Mostyn received a BA from Yale University and an MA from the Royal Institute of Art, in Stockholm. His recent exhibitions include After the Sun—Forecasts from the North at Buffalo AKG Art Museum (2024); The Threshold Is a Prism (2023) at Kulturhuset Stadsteatern, in Stockholm; Mare Amoris | Sea of Love (2023) at UQ Art Museum, in Meanjin/Brisbane; Dream One (2022) at Södertälje Konsthall, in Sweden; The Show Is Over (2022) at the South London Gallery; 08-18 (Past Perfect) (2022) at Gerðarsafn Art Museum, in Kópavogur, Iceland; and The Real Show (2022) at CAC Brétigny, in France. Mostyn cocurated The Moderna Exhibition 2018: With the Future Behind Us, a survey of contemporary Swedish art, and was a resident at Künstlerhaus Bethanien (2021) and a fellow at Akademie Schloss Solitude (2022, 2024).
Sasha Huber (b. 1975) is a Helsinki-based internationally recognised visual artist-researcher of Swiss-Haitian heritage. Huber’s work is concerned with the politics of memory, care and belonging in relation to colonial residues left in the environment. Connecting history and the present, she uses and responds to archival material within a layered creative practice that encompasses performance-based reparative interventions, video, photography, and collaborations.
Huber also usurps the staple gun, aware of its symbolic significance as a weapon, while offering the potential to renegotiate unequal power dynamics and the possibility of repair, symbolically stitching colonial
wounds together.
She holds an MA in visual culture from Aalto University in Helsinki and is presently undertaking a practice-based PhD in artistic research at the Zurich University of the Arts. Huber also works in a creative partnership with visual artist Petri Saarikko. From 2021–24 her work has been touring under the title “You Name It” which was circulated by The Power Plant Contemporary Art Gallery in Toronto.

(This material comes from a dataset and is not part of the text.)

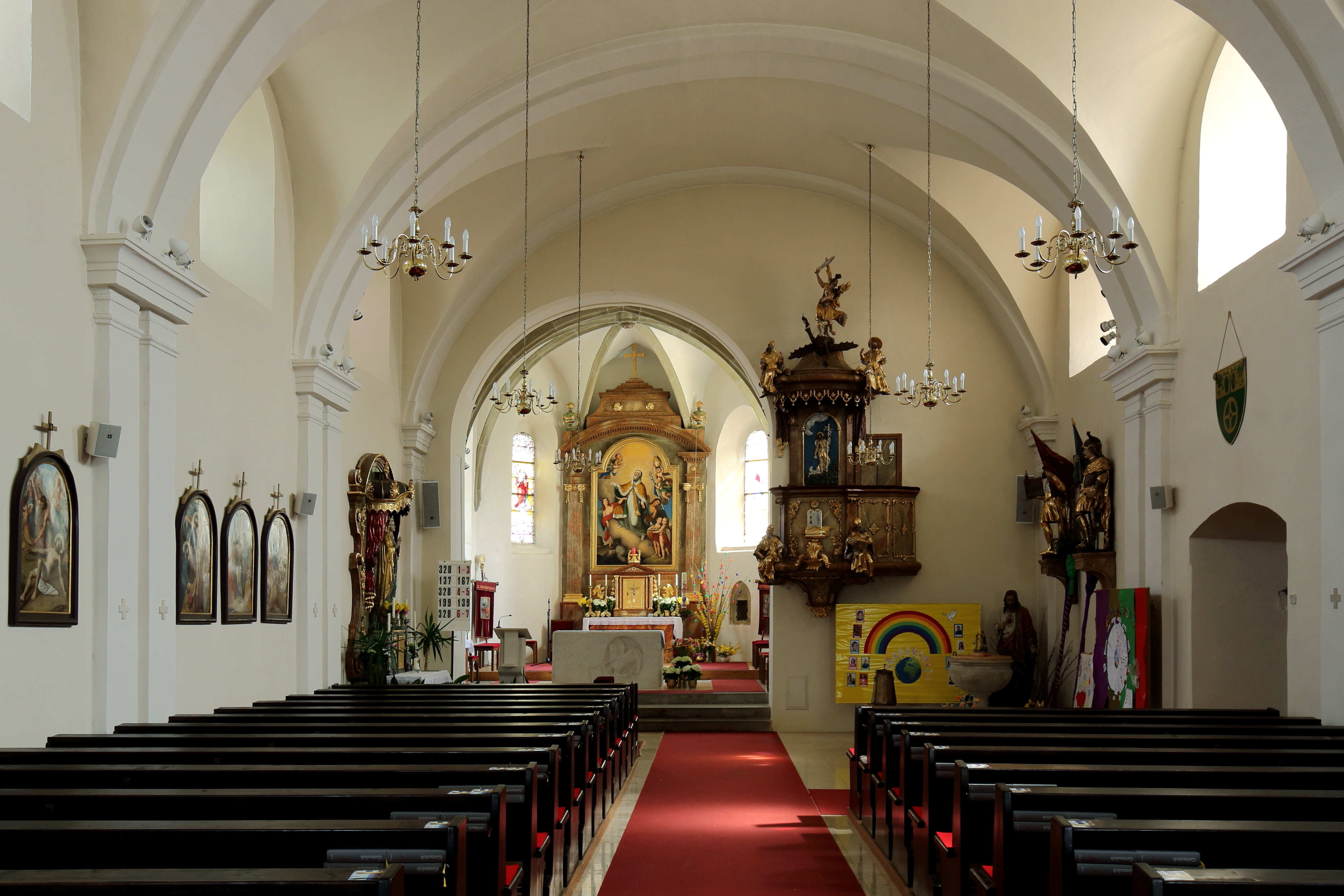 Innenansicht der katholischen Pfarrkirche hl. Nikolaus in der niederösterreichischen Marktgemeinde Großebersdorf.

Tabita Rezaire is a French-Guyanese-Danish artist, healer, and tech-politics researcher whose work bridges digital technology, spirituality, and ancestral knowledge. She creates immersive videos, performances, and installations that address colonial histories, cyberfeminism, and the politics of healing. In Deep Down Tidal and Premium Connect, Rezaire explores the ocean as both metaphor and infrastructure revealing the submerged histories of colonization, migration, and communication encoded in underwater data cables. Her work resists colonial fragmentation by reconnecting viewers to non-Western ways of knowing, restoring ruptured genealogies and proposing temporalities grounded in connection, ritual, and cosmic balance.
Thomas Pausz is a visual artist and speculative designer based in Reykjavík. He creates sculptural and conceptual works that explore post-human ethics, ecological inquiry, environmental storytelling, and the possibility of multispecies coexistence. Pausz’s installations often evoke hybrid worlds that exist between natural systems and human intervention. His ecological media practice creates “frictions” between life forms and technologies, probing the haunted intersections between biology, computation, and environmental ethics.
In his work Double Capture, he invites us into the intimate, sensuous choreography of pollination, not as a biological process alone, but as a relational, time-based performance between species. The greenhouse becomes a living instrument, attuned to the secret signals exchanged between flowers and their pollinators: the vibratory language of touch, color, scent, and invisible electromagnetic pulses. Double Capture refers to the act of pollination, where the flower “captures” the pollinator, and vice versa.